US-based researchers have described a type of cyber-attack that can bring down physical infrastructure without the knowledge of undisclosed vulnerabilities or the need for clever software tools.
A team from College of William and Mary in Virginia, together with colleagues from Ohio State University, has published a paper which explains how a malicious customer could wreak havoc in the data center by simply maximizing power consumption of the racks they have paid for.
Since cloud-scale data centers frequently overprovision their power, very high consumption could trip the circuit breakers and take the whole facility offline.
Researchers have called this method the ‘power attack’ and successfully carried it out against virtual models of real-world data centers, including one of Google’s facilities in North Carolina.
Several experts have confirmed to DatacenterDynamics that such an attack is indeed possible, but only in cases where there’s no policy-based power capping in place.
Of airplanes and toasters
More often than not, data centers are built in stages, gradually increasing their compute, cooling and power capacities in line with demand. It is also typical to oversubscribe some or all of these resources – similarly to how airlines often sell more tickets than there are seats on the plane, safe in the knowledge that one or two passengers will fail to show up.
In the event these extra passengers do show up, the airline has to offer concessions. In the case of a data center, matters are much more complicated.
In a nutshell, a ‘power attack’ would use legitimate software to intentionally push power systems beyond their limits. If the attacker manages to buy up cloud resources hosted in one location, and send all of their racks into overdrive at the same time, power demand will reach levels where it could trip the circuit breaker. Even if it doesn’t, heat damage will surely degrade the performance and lifespan of servers.
In their tests, researchers used several approaches to a power attack, from creating an endless virtual machine migration loop to replacing integers with floating point numbers in complex calculations, to running intensive benchmarking tools like the High Performance Linpack.
Here’s another analogy: imagine you are working in a shared office. You have plugged in your PC, a laptop and a printer – none of which matter in the wider context of a building. Meanwhile your office neighbor brings in a dozen toasters and switches them all on at the same time, killing the power and ruining everyone’s day.

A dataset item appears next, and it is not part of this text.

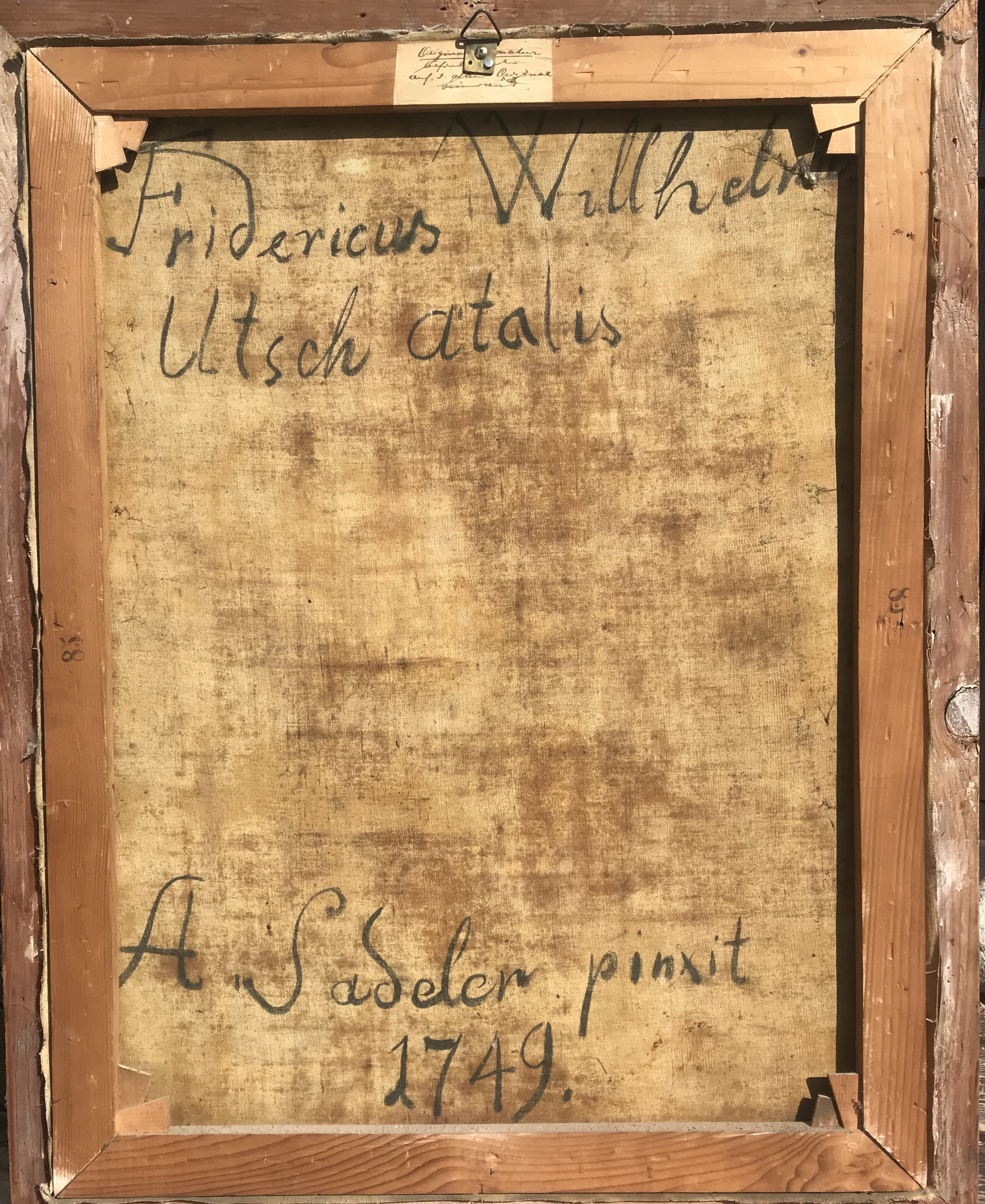 Rückseite mit Signatur des Malers

According to the research paper, Google, HP and IBM are just some of the large public cloud vendors who have adopted power oversubscription practices, making them vulnerable to a power attack.
“Yes, in theory, many data centers, not just cloud but colo and enterprise data centers could be caused to overload a part of their power distribution system with aggressive workload deployment,” Liam Newcombe, CTO at Romonet, told DatacenterDynamics.

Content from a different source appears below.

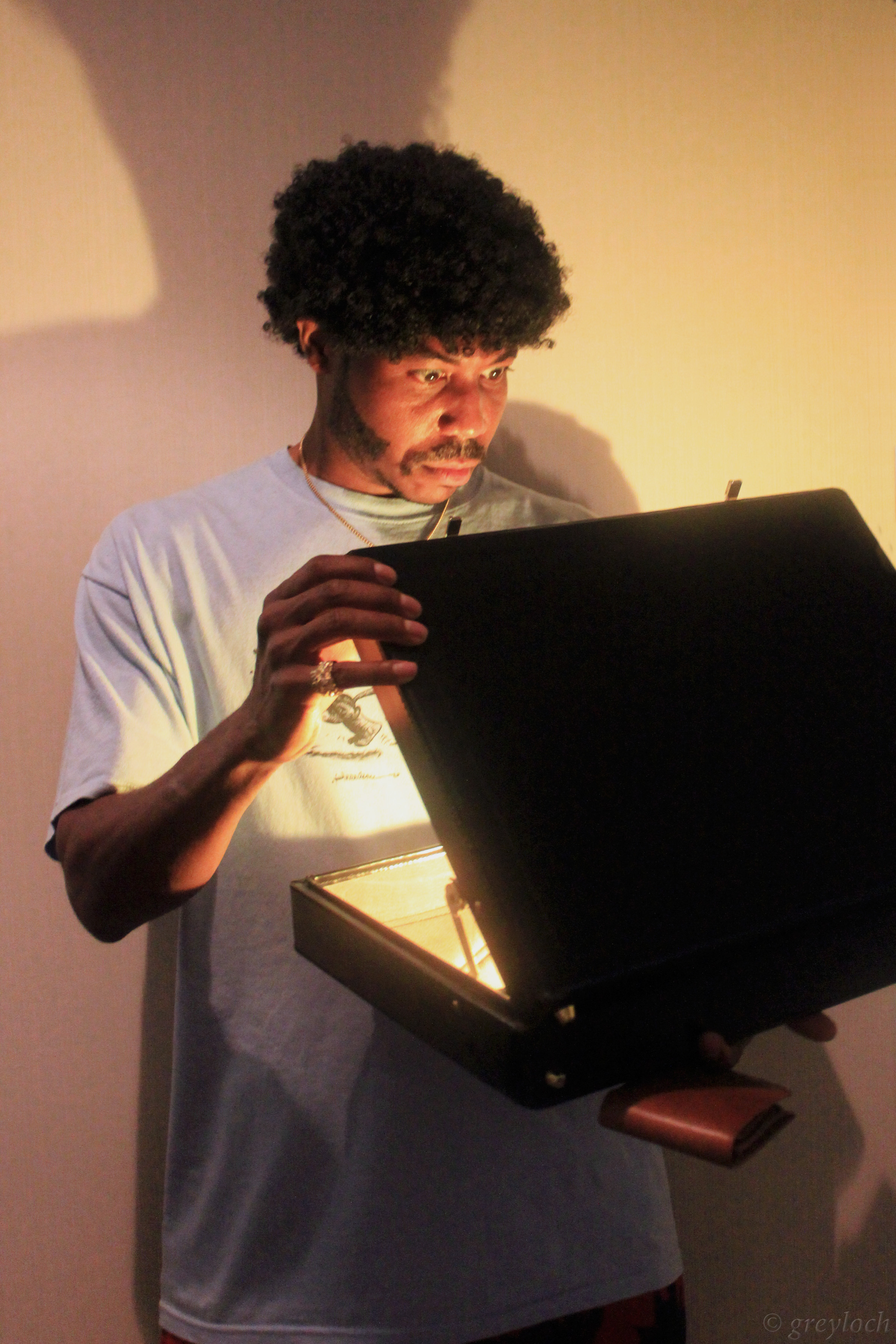 Parodie d'une scène du film Pulp Fiction.

“There is nothing wrong with oversubscription, in any large enough environment you get a statistical levelling of load as not all customers or not all platforms will peak load at the same time, this is one of the basic advantages of a service provider. The only questions are: what level of over-subscription are you prepared to allow and how do you manage it?”
Newcombe says there are a number of simple IT deployment and management practices that can effectively neutralize this attack vector, for example using Intel Node Manager or similar software to assign rack, row and room-level power budgets.
“My sense is the large public cloud providers will handle an attack better simply because they are set up to balancing across multiple DCs and can quickly disconnect the requesting source,” added Ed Ansett, managing partner at i3 Solutions Group.
“The providers who are probably at most risk are in private and hybrid cloud where the infrastructure is tied to a small number of data centers.”
The paper suggests the risk of a power attack could be completely mitigated with the adoption of rack-level UPS – something Microsoft recently discussed at the OpenCompute Summit.